■ Your objective: Copy all the entries word for word, but omit the pictures.

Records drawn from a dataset
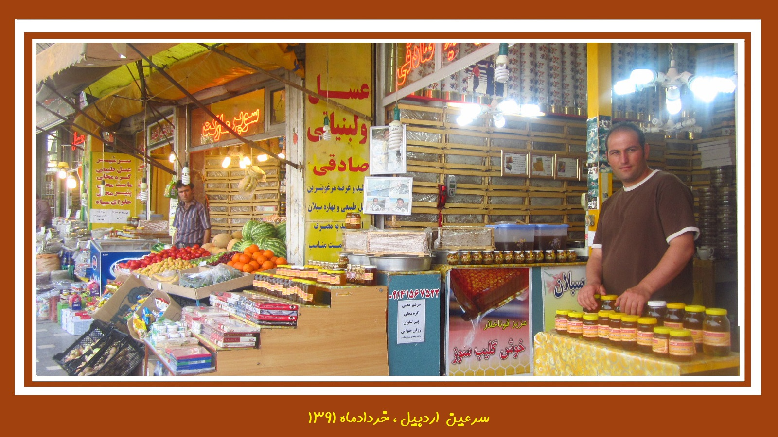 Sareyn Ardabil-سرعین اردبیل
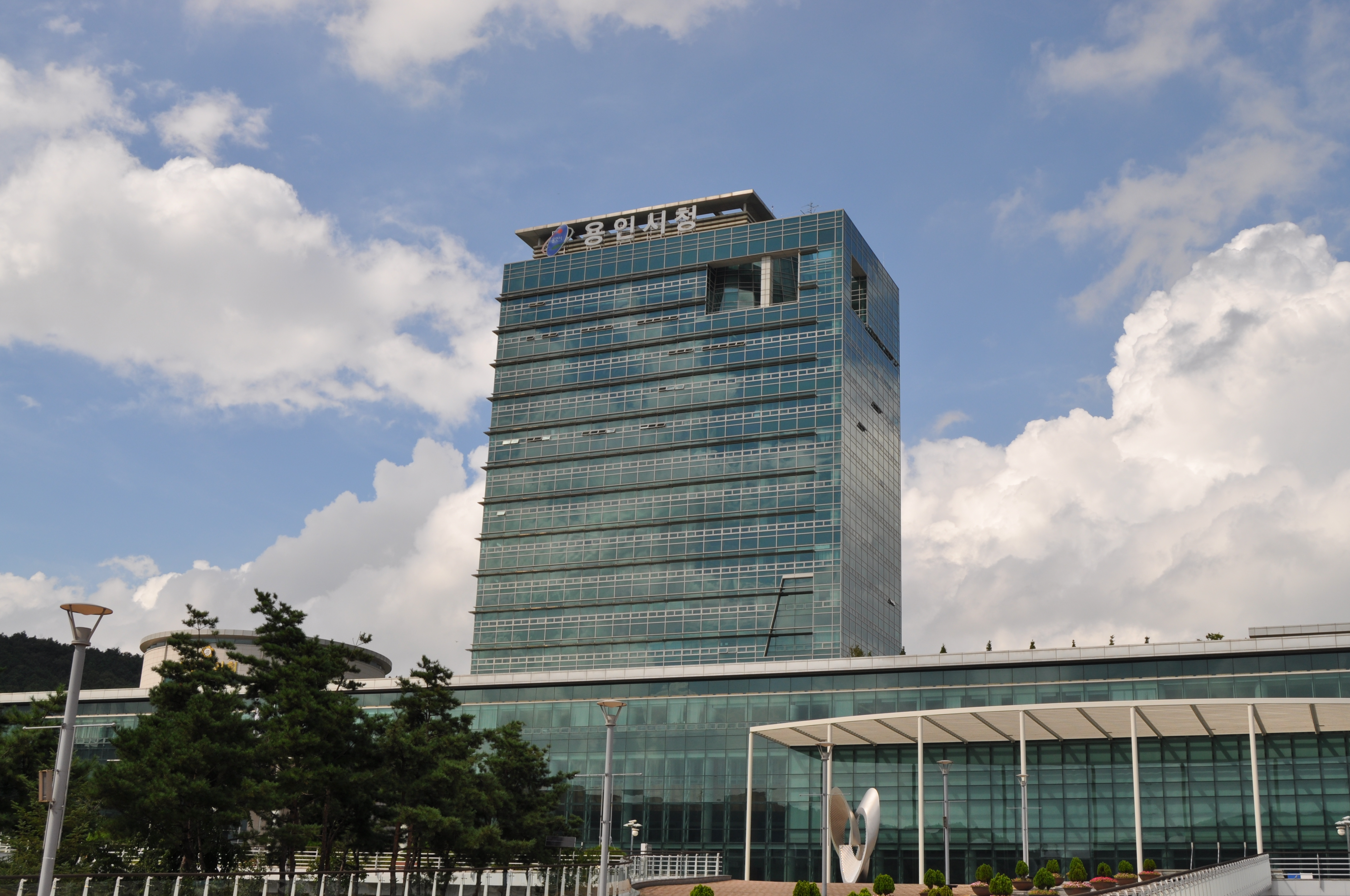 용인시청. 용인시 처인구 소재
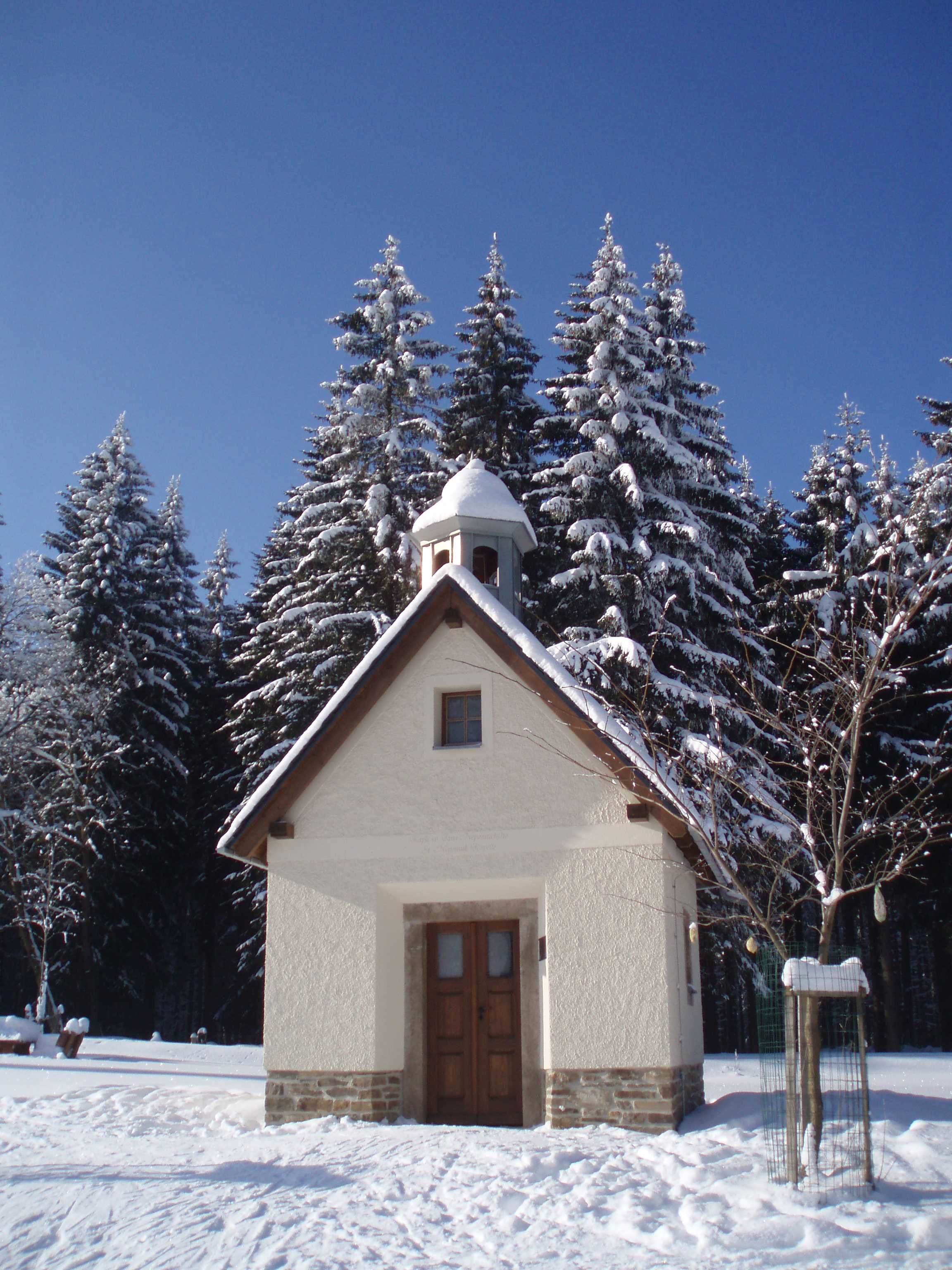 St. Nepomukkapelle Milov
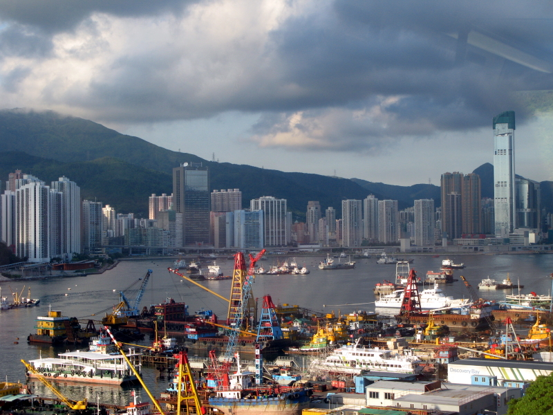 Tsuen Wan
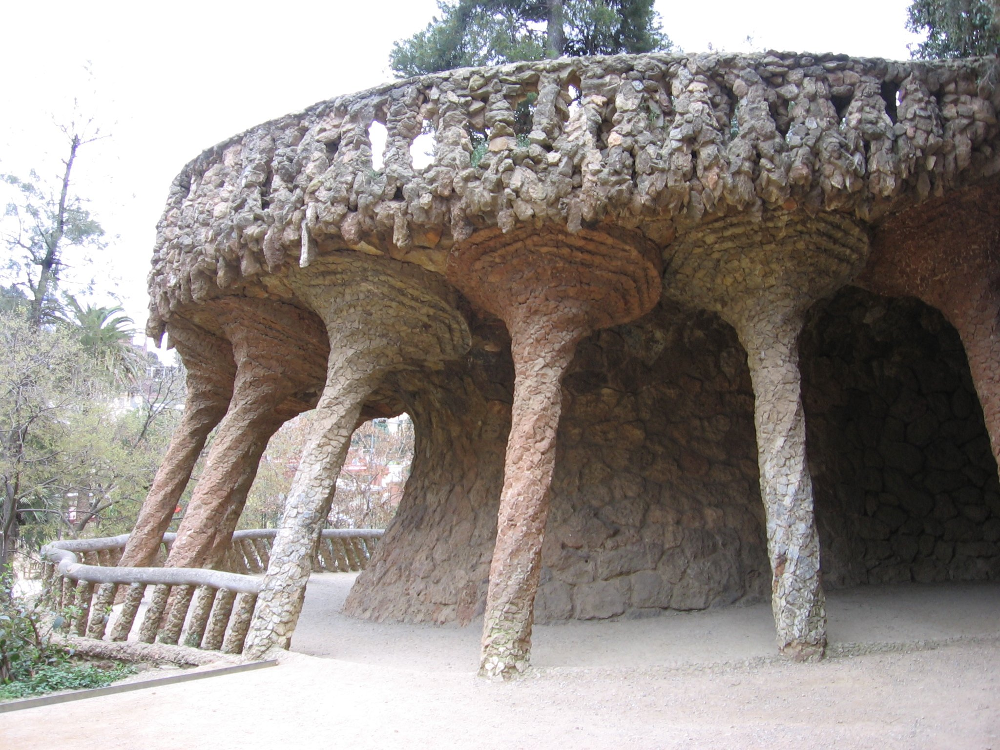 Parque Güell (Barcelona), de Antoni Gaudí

■ Your solution:
 Sareyn Ardabil-سرعین اردبیل
 용인시청. 용인시 처인구 소재
 St. Nepomukkapelle Milov
 Tsuen Wan
 Parque Güell (Barcelona), de Antoni Gaudí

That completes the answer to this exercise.